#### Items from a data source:
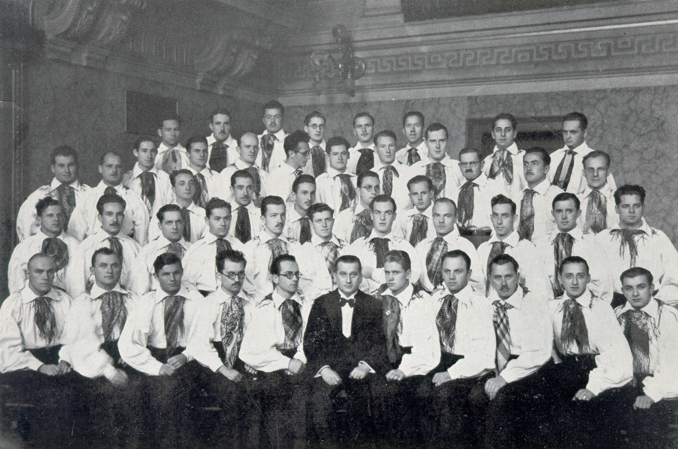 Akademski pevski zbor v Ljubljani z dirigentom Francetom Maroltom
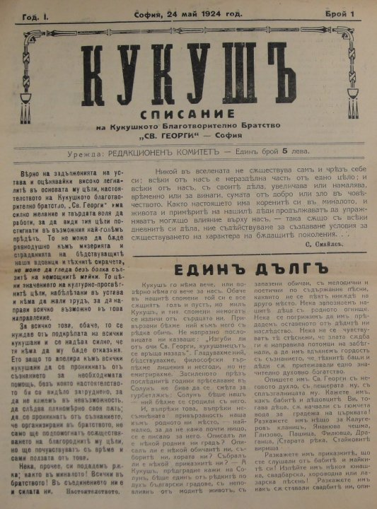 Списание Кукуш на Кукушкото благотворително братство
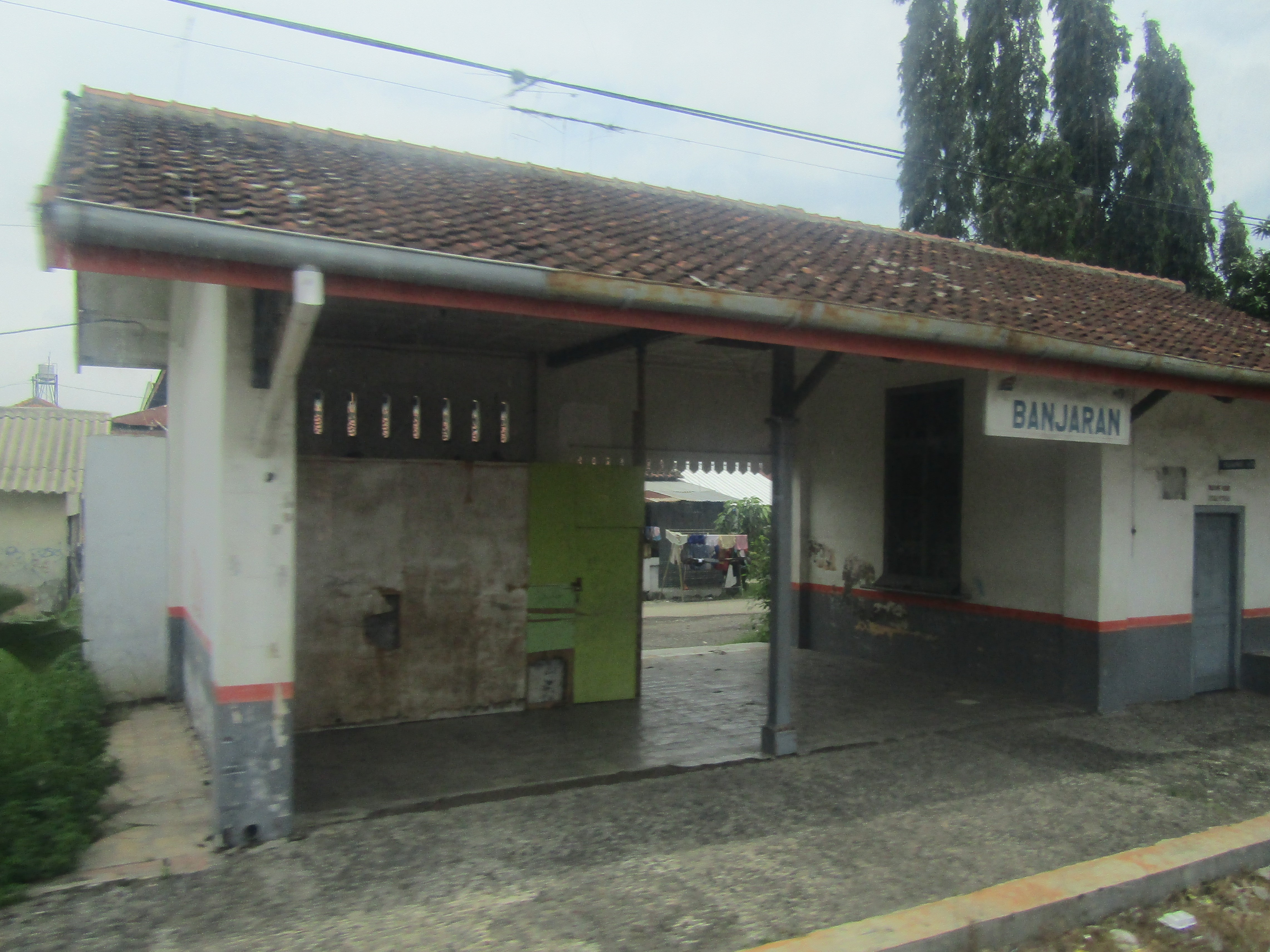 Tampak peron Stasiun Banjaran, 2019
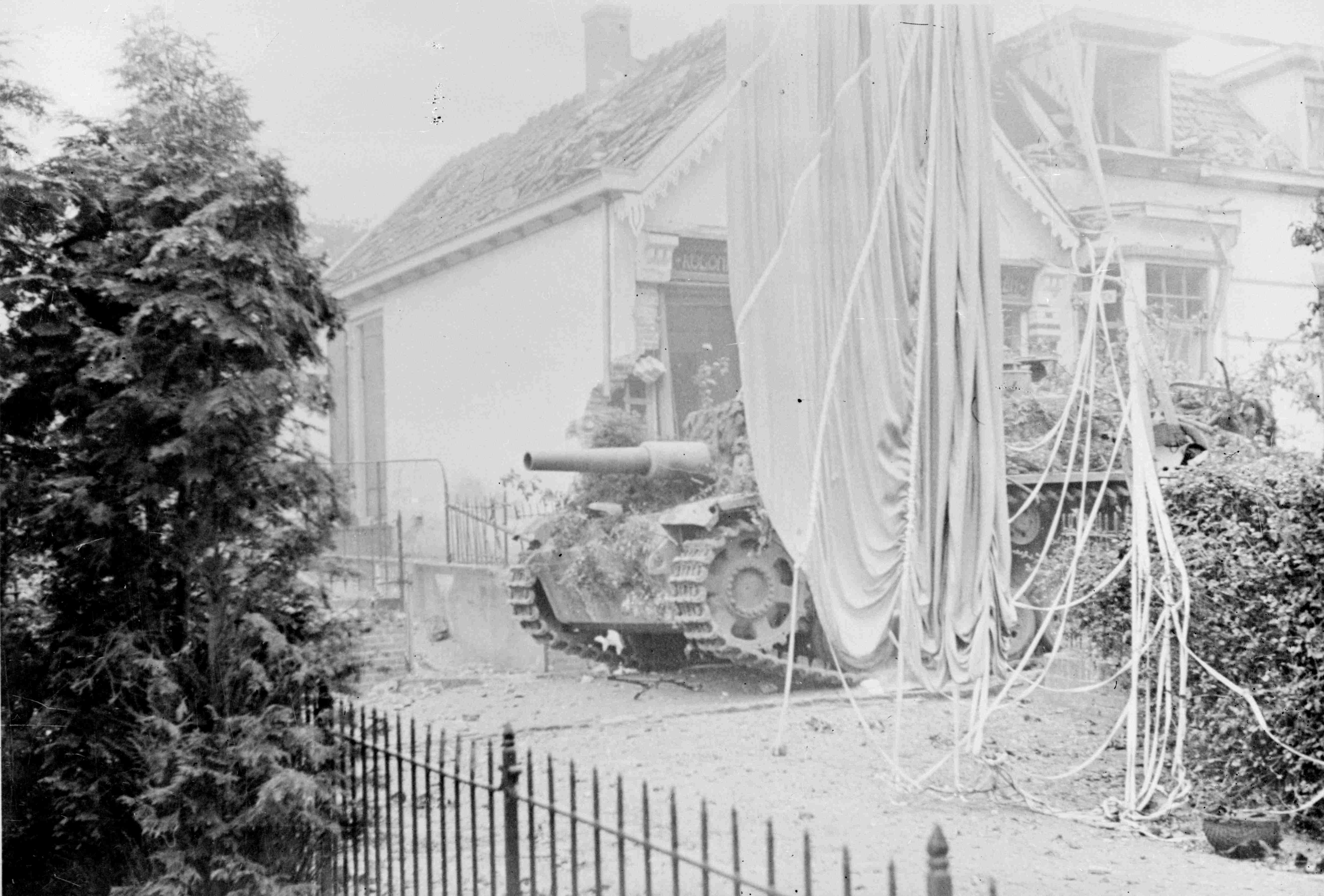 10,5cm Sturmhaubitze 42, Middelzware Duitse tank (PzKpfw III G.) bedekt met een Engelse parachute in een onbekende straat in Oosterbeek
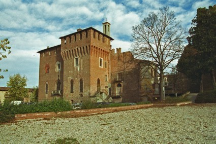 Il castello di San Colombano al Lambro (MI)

#### GOAL OF THE EXERCISE:
All entries need repeating exactly, but without the pictures.

#### WRITTEN REPLY:
 Akademski pevski zbor v Ljubljani z dirigentom Francetom Maroltom
 Списание Кукуш на Кукушкото благотворително братство
 Tampak peron Stasiun Banjaran, 2019
 10,5cm Sturmhaubitze 42, Middelzware Duitse tank (PzKpfw III G.) bedekt met een Engelse parachute in een onbekende straat in Oosterbeek
 Il castello di San Colombano al Lambro (MI)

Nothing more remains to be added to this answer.